Task brief.
Repeat only the stretch of lines below that runs from the line with "Luca Nannipieri" through the line with "Beulenmann von Paloma", unaltered.

Given records.
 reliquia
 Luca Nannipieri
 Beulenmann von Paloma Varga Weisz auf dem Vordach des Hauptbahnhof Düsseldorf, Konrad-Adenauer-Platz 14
* * *
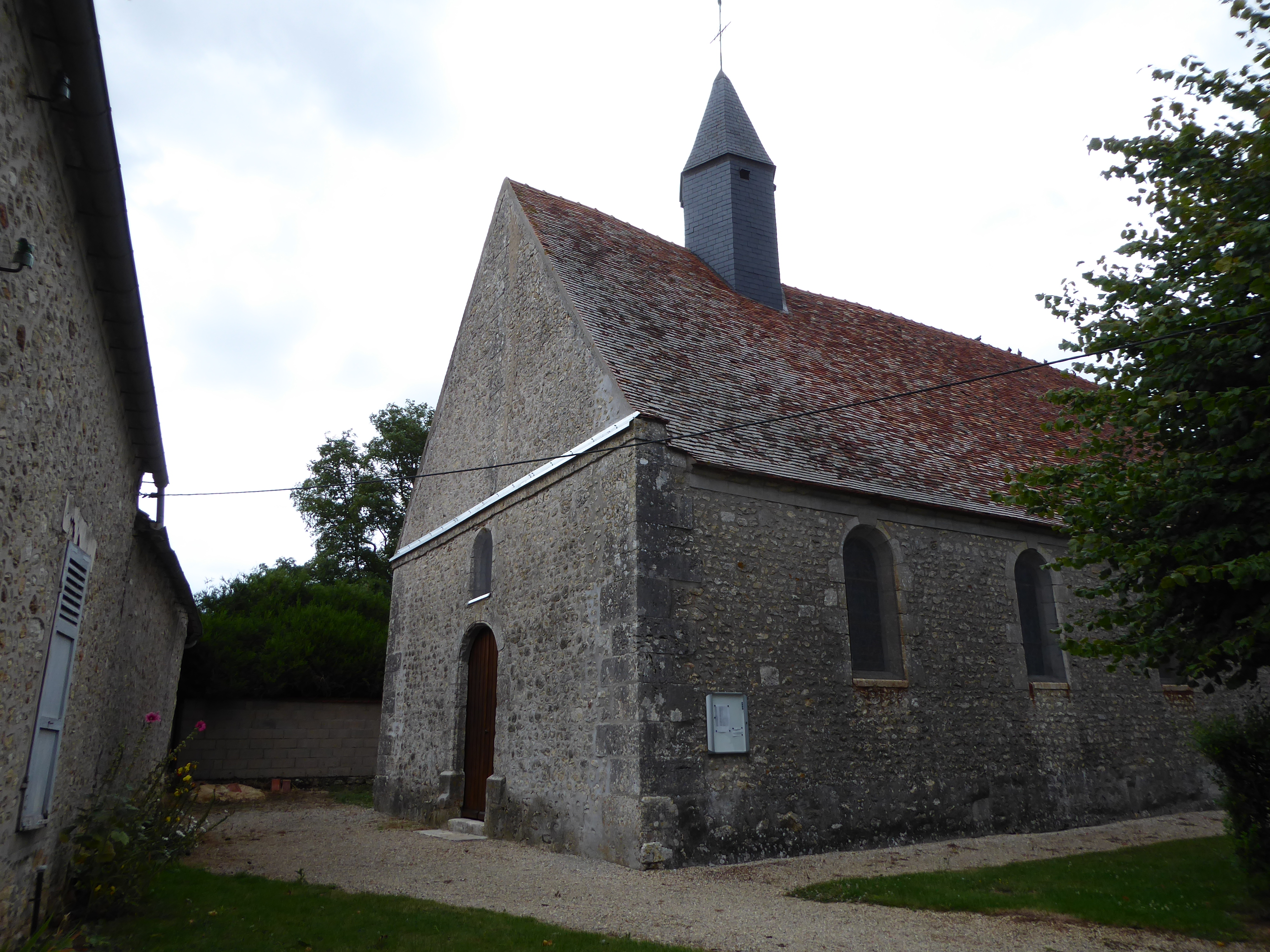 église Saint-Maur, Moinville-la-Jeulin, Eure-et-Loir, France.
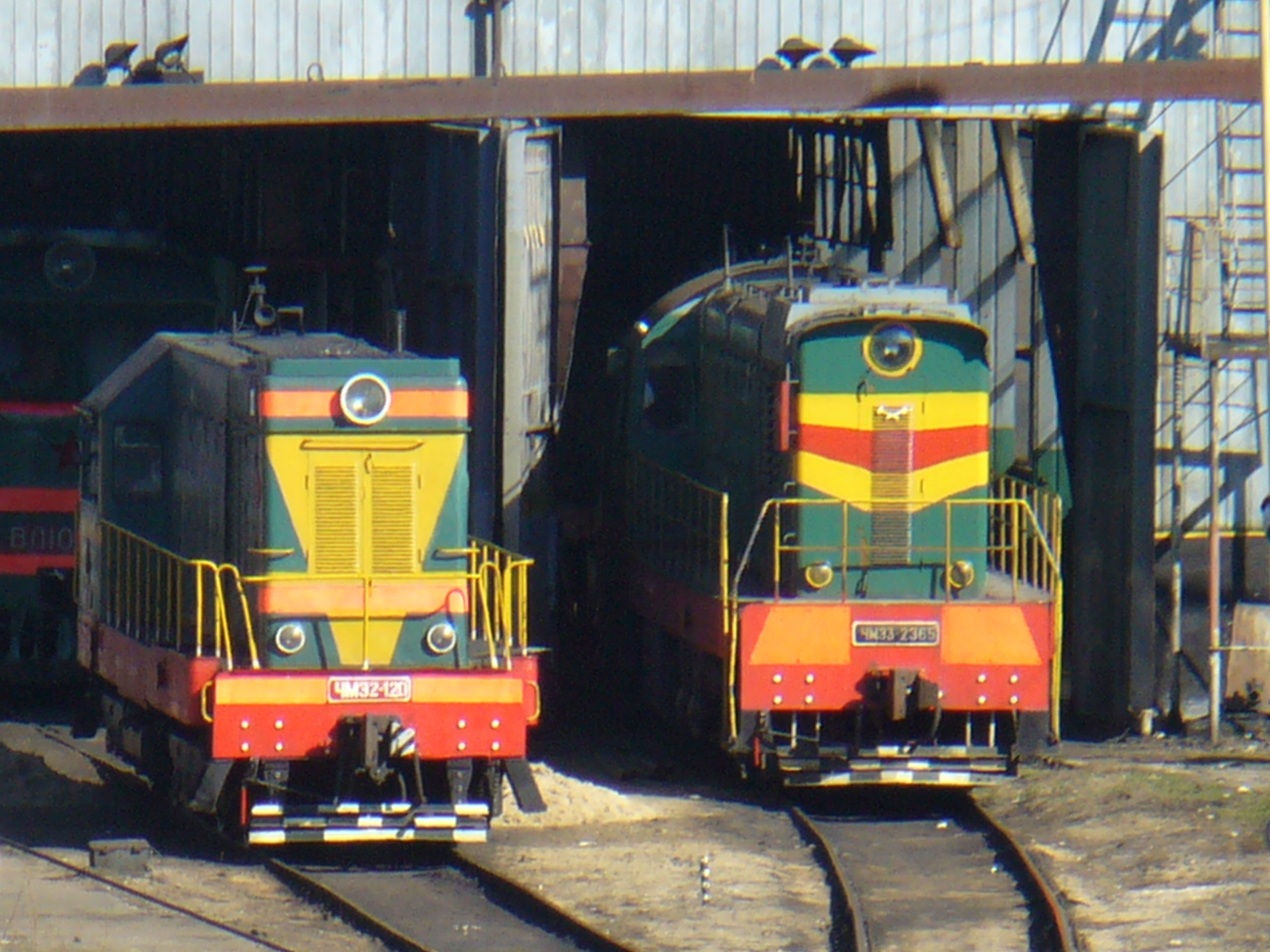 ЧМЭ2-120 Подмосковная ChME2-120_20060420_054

Output of the task.
 Luca Nannipieri
 Beulenmann von Paloma Varga Weisz auf dem Vordach des Hauptbahnhof Düsseldorf, Konrad-Adenauer-Platz 14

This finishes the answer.